The album, titled Moments, came out just last month on the Unseen Worlds label and offers a wonderful entrée into Waller’s musical world. His third album to date, it comprises 18 miniatures, 13 of them for solo piano, the other 5 for vibraphone.

Waller continues his collaboration with R. Andrew Lee, whose sensitive performances at the keyboard were featured on his preceding album, Trajectories (along with the phenomenal cellist Seth Parker Woods). The percussionist William Winant, a well-known personality in avant-garde circles, plays the pieces for vibraphone.

“One thing I’m trying to explore as an artist is the organic, intuitive sense we have about experiences — the human subtext to what is happening in the music, in its colors, harmonies, and melodies,” the composer explained during our talk last year. In Moments, he has distilled a range of experiences with an open-hearted, intimate honesty that resonates long after the ebb and flow of his compositions’ physical sounds.

It’s not necessary to know any of the autobiographical stories or family relationships and loved ones Waller memorializes here to be moved by the emotions they elicit. On another level, Moments pays gentle tribute to musical figures who are part of a generally known cultural repertoire. “For Pauline,” for example, referring to the late Pauline Oliveros, was prompted by her death in November 2016. Its bell-like chords in alternating registers concentrate the attention on the taken-for-granted miracle that is harmony, effecting an experience of “new sound.”

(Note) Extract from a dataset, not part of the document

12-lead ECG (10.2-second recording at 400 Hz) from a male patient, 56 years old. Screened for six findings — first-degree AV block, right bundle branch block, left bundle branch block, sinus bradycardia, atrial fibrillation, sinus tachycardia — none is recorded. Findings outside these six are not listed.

Similarly, the sounds of the piano itself begin to reassemble into something not-quite-familiar. This lays the ground for the wonderful effect of the vibraphone’s first entrance well into the album (in a kind of mini-suite comprising four of the miniatures and titled “Love”).

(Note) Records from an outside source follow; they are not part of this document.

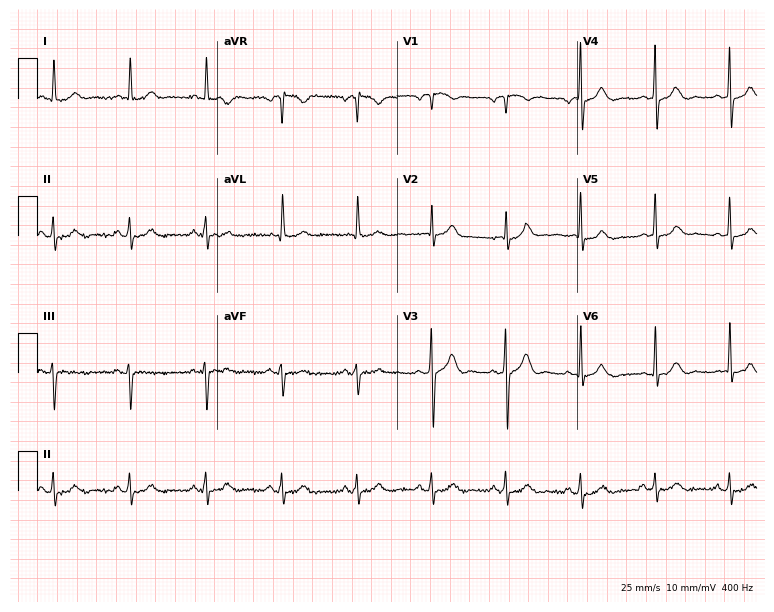
Resting 12-lead electrocardiogram. Patient: a 69-year-old male. Read as a normal ECG.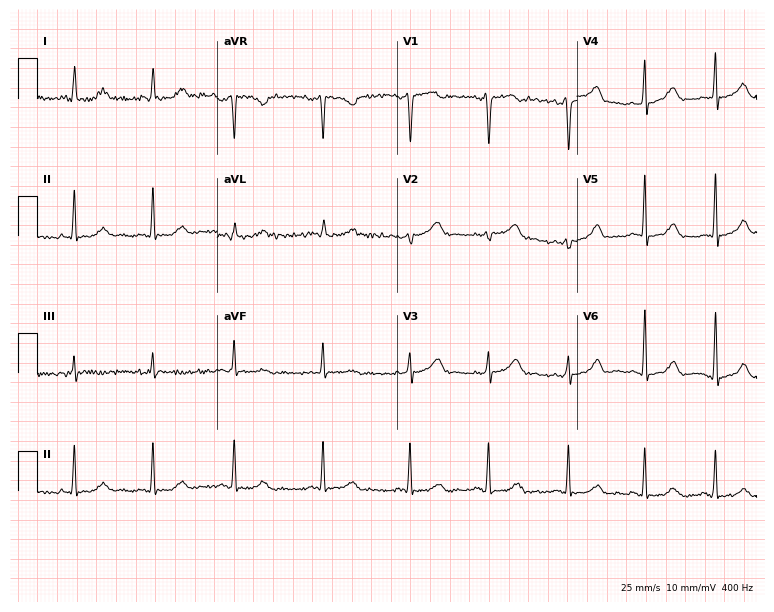
Electrocardiogram, a woman, 48 years old. Of the six screened findings (first-degree AV block, right bundle branch block, left bundle branch block, sinus bradycardia, atrial fibrillation, sinus tachycardia), none is recorded.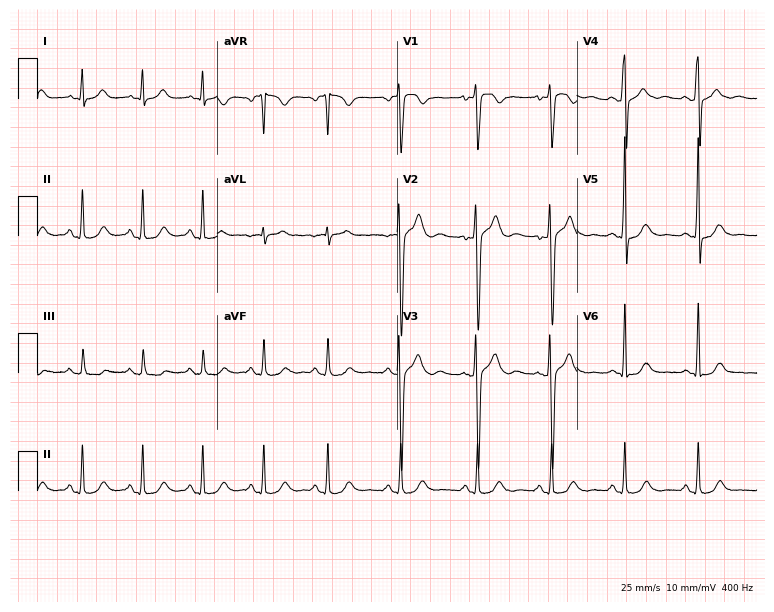
12-lead ECG from a male patient, 18 years old. No first-degree AV block, right bundle branch block, left bundle branch block, sinus bradycardia, atrial fibrillation or sinus tachycardia recorded for this tracing. Findings outside these six are not listed.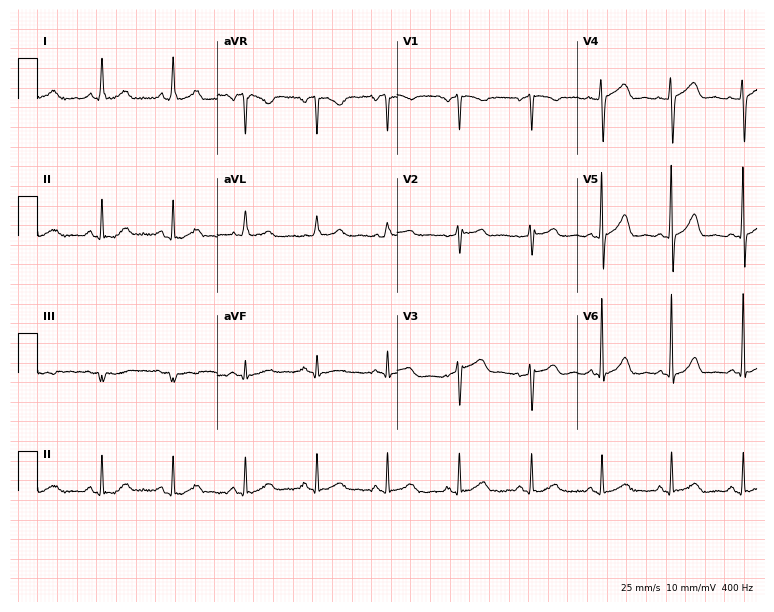
Resting 12-lead electrocardiogram. Patient: a female, 56 years old. Read as a normal ECG.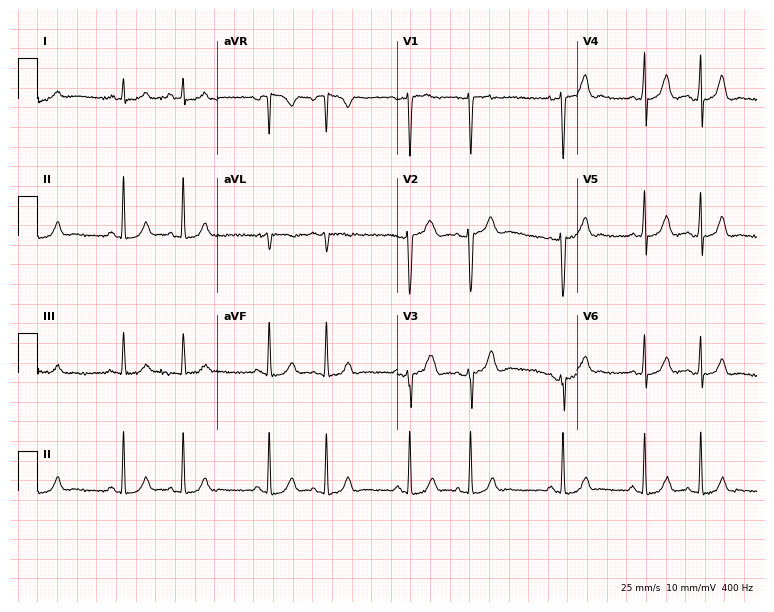
Resting 12-lead electrocardiogram. Patient: a female, 19 years old. None of these six findings is recorded: first-degree AV block, right bundle branch block, left bundle branch block, sinus bradycardia, atrial fibrillation, sinus tachycardia.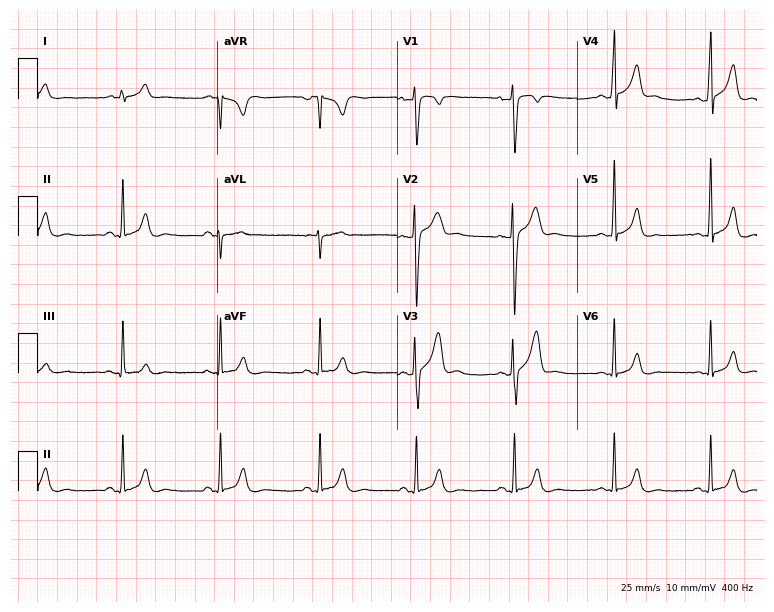
Resting 12-lead electrocardiogram. Patient: a male, 23 years old. None of these six findings is recorded: first-degree AV block, right bundle branch block (RBBB), left bundle branch block (LBBB), sinus bradycardia, atrial fibrillation (AF), sinus tachycardia. Only these six findings were labelled.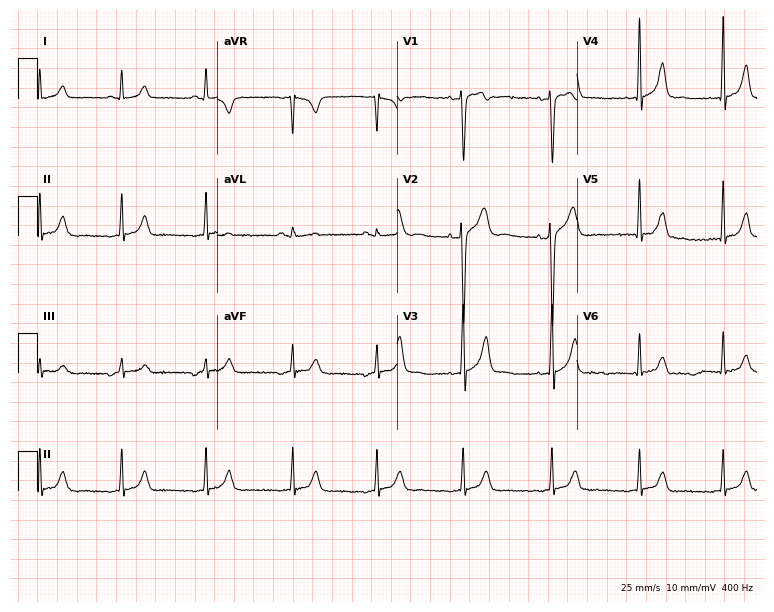
Electrocardiogram, a woman, 33 years old. Overall reading on record: normal ECG.

In the spirit of Oliveros and the philosophy of what she called “deep listening,” Waller composes with a deceptive simplicity. His aesthetic relies on — and expands from — a generous patience familiar from practices of meditation and mindfulness. These “moments” radiate a fullness that belies their duration — most of the pieces are between just two and three minutes long.

La Monte Young was a formative influence who opened Waller up to new ways of perceiving the materials of a composition — indeed, the phenomenon of sonority itself. Erik Satie and Morton Feldman are some of the other musical spirits evoked by various Moments. The final piece, “Bounding,” even alludes to a mainstay of Western music history, the descending “lamento” chord progression that has taken countless forms, from flamenco to the opening of Philip Glass’s Satyagraha).

But none of these are derivative or reduced to cliches. Waller’s use of the most elemental materials and gestures combines reflective process with an unironic, unconditional sharing of self and soul that I find deeply moving.

Waller again turns to the photographer Phill Niblock — as he does on his previous two albums — for the striking cover image of Moments. An LP edition is also available, and the record includes insightful commentary by Tim Rutherford-Johnson and liner notes by “Blue” Gene Tyranny.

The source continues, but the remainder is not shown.